A finite state machine (FSM), also known as finite state automation, is a computational model that can be implemented in hardware or software to model and simulate sequential logic.

This computing model is based on a hypothetical machine with one or more states. Only one single state of this machine may be operational at any given moment. The machine must change states to execute various operations according to inputs.

Finite-state automata were first developed by Von Neumann and Morgenstern’s automata theory. The Turing Machine is also a member of the family of data structures in this field.

States and transitions are the most fundamental components of a state machine. A state is a system’s condition influenced by past inputs and responds to future inputs. The first state is assigned as the initial state; this is when the machine’s execution begins. A state transition specifies which input causes one state to change to another. States, as well as transitions and outputs, are created following the state machine type.

The term machine may be misleading because computer scientists rarely simulate physical machines. Imagine a simple state machine with two states: Off and On. The initial state is On; it is activated when the state machine is run. The active state is switched from On to Off when the input button is pushed.

**Origins of finite state machines**

There are two types of finite state machine origins in automata theory. One of them is called the Moore machine, named after its creator Edward Moore, first introduced in 1956. The structure of a Moore machine is similar to that of a Turing machine, but there are some differences. States exist in Moore machines, as well as transitions. The output is solely determined by the current state rather than any input. George H. Mealy created the other type of finite state machines, known as Mealy machines, in 1955. Unlike Moore machines, Meal machines generate outputs only on state changes, not during states.

**Basics of Automata Theory**

Automata theory is a cutting-edge field of study in computer science. In the 20th century, mathematicians began developing theoretical and physical machines that imitated human behavior, such as calculating faster and more accurately.

The word automaton, derived from “automation” and “automatic”, refers to processes that automatically execute to create specific procedures. Automata theory, in a nutshell, focuses on the logic of computation as it applies to simple machines known as automata. Computer scientists can utilize automata to understand how computers compute functions and solve issues and what it means for a function to be defined as computable or a question to be described as decidable.

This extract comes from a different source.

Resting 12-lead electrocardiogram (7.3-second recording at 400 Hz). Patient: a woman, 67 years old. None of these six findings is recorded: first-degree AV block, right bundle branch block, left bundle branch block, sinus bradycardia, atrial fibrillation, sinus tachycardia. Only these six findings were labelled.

A finite automaton is the simplest type of automata for calculation. It can only compute fundamental functions; therefore, it isn’t an adequate computing model. Furthermore, because a finite-state machine cannot generalize computations, it has limited power.

**Types of finite state machines**

Deterministic finite state machines, often known as deterministic finite automata, and non-deterministic finite state machines, also known as non-deterministic finite automata, are the two types of finite state machines. Although there are minor variations in how state machines are represented graphically, the concepts behind them are all derived from the same computational ideas.

Deterministic finite automata recognize or accept regular languages. A language is regular if a deterministic finite automaton accepts it. Finite state machines are generally learned using languages composed of binary strings that follow a specified structure. Binary strings can be used to create both regular and non-regular languages.

A finite-state machine (FSM) and the Turing machine are two distinct types of computers that operate entirely differently. A typical example of this distinction is as follows:

Consider the modern CPU. A machine’s bits can be in only two states (0 or 1) since they are all binary. As a result, the number of possible states is limited. Furthermore, while evaluating the components of a computer that a CPU interfaces with, there are just a finite number of potential inputs from the computer’s mouse and keyboard. The conclusion that a CPU may be modeled as a finite-state machine is supported because it acts like other machines, such as a switch and oscillator.

Now, let’s take a computer as an example. A computer has an infinite number of interactions, each of which can be in only two states (0 or 1). It’s difficult to simulate a computer within the confines of a finite-state machine. However, higher-level, infinite, and more powerful automata could accomplish this task.

**Difference between deterministic and non-deterministic finite automata**

The phrase DFA refers to a Deterministic Finite Automaton. A Finite Automata is considered deterministic if, for every input symbol, there is only one resultant state, i.e., one transition. In the case of NFA (Nondeterministic Finite Automaton), a Finite Automata is considered non-deterministic if there are multiple possible transitions from one state on the same input.

**Real-world examples of finite state machines**

Although the theoretical explanations may sound unfamiliar, we come across many examples of finite state machines every day without realizing it. For example, traffic lights change to one of the red, yellow, and green states at certain time intervals. On the other hand, safe vaults will switch from locked state to unlocked state when correct combinations are entered, while incorrect combinations will cause them to revert to the locked state.